Nobody tells you that a camel’s preferred method of standing up is to launch you violently forward, pause for dramatic effect, then hurl you backward, all while your children, who have apparently evolved specifically for this purpose, sit bolt upright and look mildly bored. We discovered this approximately thirty seconds into our three-day trek into the Thar Desert, somewhere between the golden walls of Jaisalmer and the invisible line where India quietly becomes Pakistan.
This camel trek was three days of a twelve-day Rajasthan itinerary we had put together ourselves, and it turned out to be the beating heart of the whole journey. Jaisalmer was our last stop before looping back east through the desert state, and we had deliberately left the biggest adventure for the end.

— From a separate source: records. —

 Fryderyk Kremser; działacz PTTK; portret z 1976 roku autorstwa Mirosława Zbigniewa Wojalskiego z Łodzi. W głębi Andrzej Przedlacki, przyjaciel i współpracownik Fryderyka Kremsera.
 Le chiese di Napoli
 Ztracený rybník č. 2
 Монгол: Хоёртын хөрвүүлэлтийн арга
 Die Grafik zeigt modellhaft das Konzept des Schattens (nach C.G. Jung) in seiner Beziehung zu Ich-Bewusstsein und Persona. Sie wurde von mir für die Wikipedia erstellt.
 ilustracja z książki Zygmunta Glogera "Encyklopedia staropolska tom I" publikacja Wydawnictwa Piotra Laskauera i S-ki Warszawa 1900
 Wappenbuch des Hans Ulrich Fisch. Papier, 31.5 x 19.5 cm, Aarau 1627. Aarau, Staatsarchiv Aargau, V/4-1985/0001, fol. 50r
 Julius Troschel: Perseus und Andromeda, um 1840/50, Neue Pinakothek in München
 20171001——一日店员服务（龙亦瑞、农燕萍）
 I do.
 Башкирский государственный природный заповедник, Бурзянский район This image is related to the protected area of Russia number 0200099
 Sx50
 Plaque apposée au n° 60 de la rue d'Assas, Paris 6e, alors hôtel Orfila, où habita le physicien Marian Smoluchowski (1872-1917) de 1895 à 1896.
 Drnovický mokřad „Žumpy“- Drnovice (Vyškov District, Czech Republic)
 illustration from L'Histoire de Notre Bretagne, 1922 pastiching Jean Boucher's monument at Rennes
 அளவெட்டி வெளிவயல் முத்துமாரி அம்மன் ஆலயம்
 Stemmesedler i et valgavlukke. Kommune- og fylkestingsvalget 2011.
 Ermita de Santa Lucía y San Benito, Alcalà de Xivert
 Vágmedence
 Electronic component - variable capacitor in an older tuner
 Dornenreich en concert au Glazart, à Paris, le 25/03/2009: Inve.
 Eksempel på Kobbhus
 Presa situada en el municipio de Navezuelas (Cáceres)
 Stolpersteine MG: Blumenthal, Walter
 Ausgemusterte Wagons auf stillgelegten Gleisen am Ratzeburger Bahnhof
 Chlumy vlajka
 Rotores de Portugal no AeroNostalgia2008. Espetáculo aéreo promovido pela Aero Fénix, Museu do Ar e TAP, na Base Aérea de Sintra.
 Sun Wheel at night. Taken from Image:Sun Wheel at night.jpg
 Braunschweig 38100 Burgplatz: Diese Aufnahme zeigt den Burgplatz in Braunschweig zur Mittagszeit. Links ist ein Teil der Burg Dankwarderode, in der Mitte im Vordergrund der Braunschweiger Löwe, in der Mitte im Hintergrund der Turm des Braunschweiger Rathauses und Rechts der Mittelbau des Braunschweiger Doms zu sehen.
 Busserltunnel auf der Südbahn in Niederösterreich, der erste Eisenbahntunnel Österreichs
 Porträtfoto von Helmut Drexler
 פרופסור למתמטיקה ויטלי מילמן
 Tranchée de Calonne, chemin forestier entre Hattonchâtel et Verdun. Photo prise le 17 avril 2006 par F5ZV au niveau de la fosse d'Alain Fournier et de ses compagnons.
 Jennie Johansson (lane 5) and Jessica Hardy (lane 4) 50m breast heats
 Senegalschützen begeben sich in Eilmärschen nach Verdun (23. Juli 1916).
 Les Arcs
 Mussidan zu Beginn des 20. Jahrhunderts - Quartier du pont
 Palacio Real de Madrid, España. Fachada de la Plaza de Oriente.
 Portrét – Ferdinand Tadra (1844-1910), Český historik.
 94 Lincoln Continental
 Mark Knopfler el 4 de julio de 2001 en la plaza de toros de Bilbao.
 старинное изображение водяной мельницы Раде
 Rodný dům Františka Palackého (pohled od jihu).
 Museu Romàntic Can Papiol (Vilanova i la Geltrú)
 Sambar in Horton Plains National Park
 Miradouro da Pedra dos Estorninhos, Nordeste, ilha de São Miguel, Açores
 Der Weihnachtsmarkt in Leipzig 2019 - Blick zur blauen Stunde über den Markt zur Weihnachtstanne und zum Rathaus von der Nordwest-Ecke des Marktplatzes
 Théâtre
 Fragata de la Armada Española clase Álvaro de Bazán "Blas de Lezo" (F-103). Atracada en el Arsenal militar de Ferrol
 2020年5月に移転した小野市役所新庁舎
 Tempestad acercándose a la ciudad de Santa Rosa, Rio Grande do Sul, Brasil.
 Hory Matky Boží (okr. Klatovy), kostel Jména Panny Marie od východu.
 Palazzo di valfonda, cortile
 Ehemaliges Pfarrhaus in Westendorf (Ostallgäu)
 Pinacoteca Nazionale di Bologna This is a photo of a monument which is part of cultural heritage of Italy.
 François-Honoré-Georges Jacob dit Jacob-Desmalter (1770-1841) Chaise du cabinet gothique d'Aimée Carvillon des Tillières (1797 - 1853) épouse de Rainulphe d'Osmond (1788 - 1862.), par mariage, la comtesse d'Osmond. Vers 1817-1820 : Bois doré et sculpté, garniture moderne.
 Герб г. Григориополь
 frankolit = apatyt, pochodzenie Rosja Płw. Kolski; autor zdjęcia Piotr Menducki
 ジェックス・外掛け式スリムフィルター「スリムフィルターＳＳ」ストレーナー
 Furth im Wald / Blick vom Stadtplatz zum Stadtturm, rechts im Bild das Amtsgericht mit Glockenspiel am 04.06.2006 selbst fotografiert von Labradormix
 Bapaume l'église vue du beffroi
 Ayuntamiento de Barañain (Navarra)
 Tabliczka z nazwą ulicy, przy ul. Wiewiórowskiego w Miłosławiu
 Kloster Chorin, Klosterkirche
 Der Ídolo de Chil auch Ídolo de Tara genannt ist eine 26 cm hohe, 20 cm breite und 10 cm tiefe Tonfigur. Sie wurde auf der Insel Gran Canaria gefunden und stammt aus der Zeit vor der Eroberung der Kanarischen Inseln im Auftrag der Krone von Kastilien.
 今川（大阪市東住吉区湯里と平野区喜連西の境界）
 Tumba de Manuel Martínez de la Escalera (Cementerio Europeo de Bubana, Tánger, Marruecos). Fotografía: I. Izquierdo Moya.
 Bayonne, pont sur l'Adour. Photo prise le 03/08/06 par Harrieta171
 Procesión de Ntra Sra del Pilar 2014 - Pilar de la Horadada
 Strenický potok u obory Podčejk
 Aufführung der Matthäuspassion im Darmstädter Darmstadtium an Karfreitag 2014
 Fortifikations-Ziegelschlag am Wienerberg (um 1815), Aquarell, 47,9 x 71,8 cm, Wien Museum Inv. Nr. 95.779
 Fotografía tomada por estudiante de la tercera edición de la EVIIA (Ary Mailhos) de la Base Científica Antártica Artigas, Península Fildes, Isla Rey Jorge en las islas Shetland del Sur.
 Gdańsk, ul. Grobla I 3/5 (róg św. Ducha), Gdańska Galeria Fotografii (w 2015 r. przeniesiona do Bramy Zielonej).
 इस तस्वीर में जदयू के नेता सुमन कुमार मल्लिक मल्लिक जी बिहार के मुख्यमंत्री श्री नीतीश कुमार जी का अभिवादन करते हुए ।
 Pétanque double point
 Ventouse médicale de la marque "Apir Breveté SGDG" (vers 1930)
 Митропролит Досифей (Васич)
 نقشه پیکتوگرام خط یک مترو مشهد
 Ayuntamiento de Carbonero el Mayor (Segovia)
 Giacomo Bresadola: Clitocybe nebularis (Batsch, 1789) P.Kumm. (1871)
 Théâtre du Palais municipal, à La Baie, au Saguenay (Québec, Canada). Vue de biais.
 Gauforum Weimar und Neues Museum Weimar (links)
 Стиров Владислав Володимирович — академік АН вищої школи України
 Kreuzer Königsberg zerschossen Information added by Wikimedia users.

Three days, two nights, on the back of camels in one of the world’s great deserts, sleeping on rope cots under nothing but stars, eating food cooked over fires that our guides conjured from almost nothing. No Wi-Fi. No air conditioning. No plausible escape route. Just us, the sand, and approximately forty-three degrees of afternoon sun that pressed down on your skull like a warm, heavy hand. If you want to see how the whole twelve days fit together, we laid out the full route on our Rajasthan itinerary page.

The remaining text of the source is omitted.